I’m curious to what extent this distinction can be mapped to the disagreeable/agreeable spectrum. Also curious if this thing can be generalized to diff kinds of support in general, i.e. conditional/unconditional love. I’m also getting father/mother archetypes vibes from this.
I would expect the Thiel Foundation (central donor of both Leverage and MIRI) to be working more with the patron model and at the same time Thiel is low-agreeableness.
Ah yeah, on second thought the “father” vibe might also be one that is (disagreeably) investing in the agent, not buying their activities, and when you are buying the activity it seems that the disagreeable/agreeable dimension kind of collapses, i.e. it doesn’t matter how the recipient feels about it, they’re just an object.
How about means versus ends? More precisely, I suppose you can turn this binary distinction into a discrete one by saying that while one donor might be supporting your current activities, the next one might be supporting the one-level-up goal that your current activities are pursuing, while the next one might be supporting the two-levels-up goal that your current activities are pursuing, etc.
In other words, different donors might have different levels of tolerance if you pivot. The more fundamentally you change your plans, the more the donor has to be on the “investing in the agent” end of the spectrum to support it.
There’s a school of thought that disagreeable people are important for making a lot of progress and that they are best at creating that progress when they are given freedom.
I think that disagreeable people are more likely to believe that paradigm and thus provide funds in a way that works better for disagreeable people which is the patron model.
I do think that there’s probably a correlation. I think that e.g. high-agreeableness people will tend to be more patron-ish, and low-agreeableness people will tend to be more patron-ish while they are feeling particularly agreeable.
re: father/mother archetypes, interestingly, the conflict my parents are having is over their shared finances/pooled savings; Mom thinks that it should be spent on [herself, my dad, and me and my brother] whereas Dad thinks it should be spent on [whatever either she or he thinks is a good idea] and they had both been proceeding as if the other was doing it their way. When they reviewed a decade of fairly large expenditures, this created H U G E conflict, and feelings of betrayal on both sides.
(Mom feels betrayed because Dad “spent her hard-earned money” on things outside the mission; Dad feels betrayed because Mom is looking at good, moral expenditures and calling them a violation/transgression.)
I’m curious to what extent this distinction can be mapped to the disagreeable/agreeable spectrum. Also curious if this thing can be generalized to diff kinds of support in general, i.e. conditional/unconditional love. I’m also getting father/mother archetypes vibes from this.
I would expect the Thiel Foundation (central donor of both Leverage and MIRI) to be working more with the patron model and at the same time Thiel is low-agreeableness.
Ah yeah, on second thought the “father” vibe might also be one that is (disagreeably) investing in the agent, not buying their activities, and when you are buying the activity it seems that the disagreeable/agreeable dimension kind of collapses, i.e. it doesn’t matter how the recipient feels about it, they’re just an object.
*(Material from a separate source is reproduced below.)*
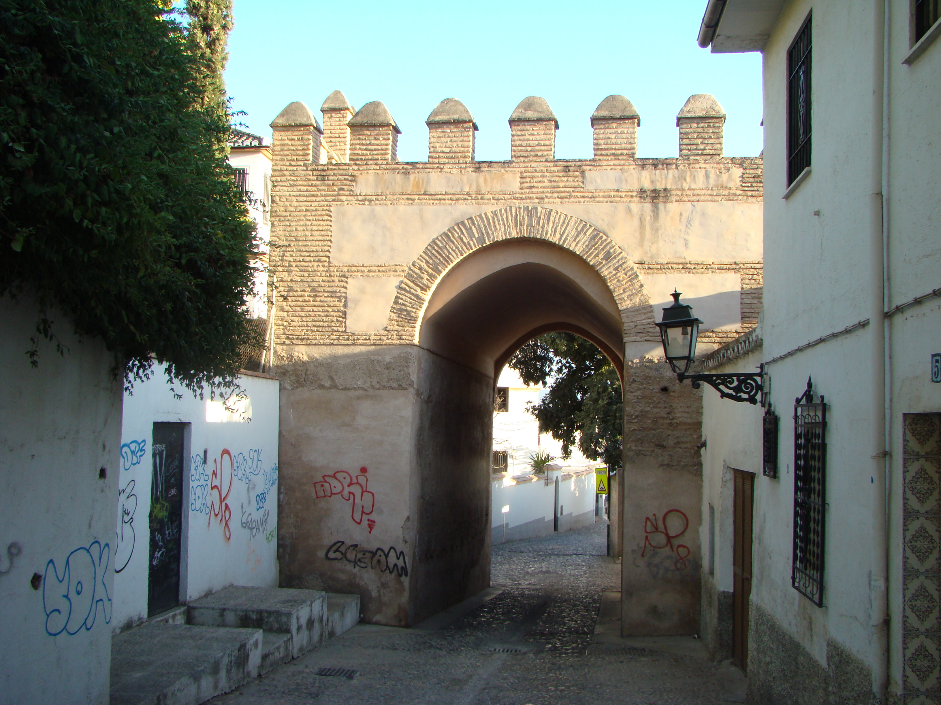 Puerta de Fajalauza, en las murallas nazaríes de Granada

How about means versus ends? More precisely, I suppose you can turn this binary distinction into a discrete one by saying that while one donor might be supporting your current activities, the next one might be supporting the one-level-up goal that your current activities are pursuing, while the next one might be supporting the two-levels-up goal that your current activities are pursuing, etc.
In other words, different donors might have different levels of tolerance if you pivot. The more fundamentally you change your plans, the more the donor has to be on the “investing in the agent” end of the spectrum to support it.
There’s a school of thought that disagreeable people are important for making a lot of progress and that they are best at creating that progress when they are given freedom.
I think that disagreeable people are more likely to believe that paradigm and thus provide funds in a way that works better for disagreeable people which is the patron model.
Seems true. Not sure what update to make from it, though, as I would expect some counterexamples even with a strong correlation.
(Also not actually sure that Thiel is low-agreeableness but I adopt it as a prior going forward since before my prior was ???).
I do think that there’s probably a correlation. I think that e.g. high-agreeableness people will tend to be more patron-ish, and low-agreeableness people will tend to be more patron-ish while they are feeling particularly agreeable.
re: father/mother archetypes, interestingly, the conflict my parents are having is over their shared finances/pooled savings; Mom thinks that it should be spent on [herself, my dad, and me and my brother] whereas Dad thinks it should be spent on [whatever either she or he thinks is a good idea] and they had both been proceeding as if the other was doing it their way. When they reviewed a decade of fairly large expenditures, this created H U G E conflict, and feelings of betrayal on both sides.
(Mom feels betrayed because Dad “spent her hard-earned money” on things outside the mission; Dad feels betrayed because Mom is looking at good, moral expenditures and calling them a violation/transgression.)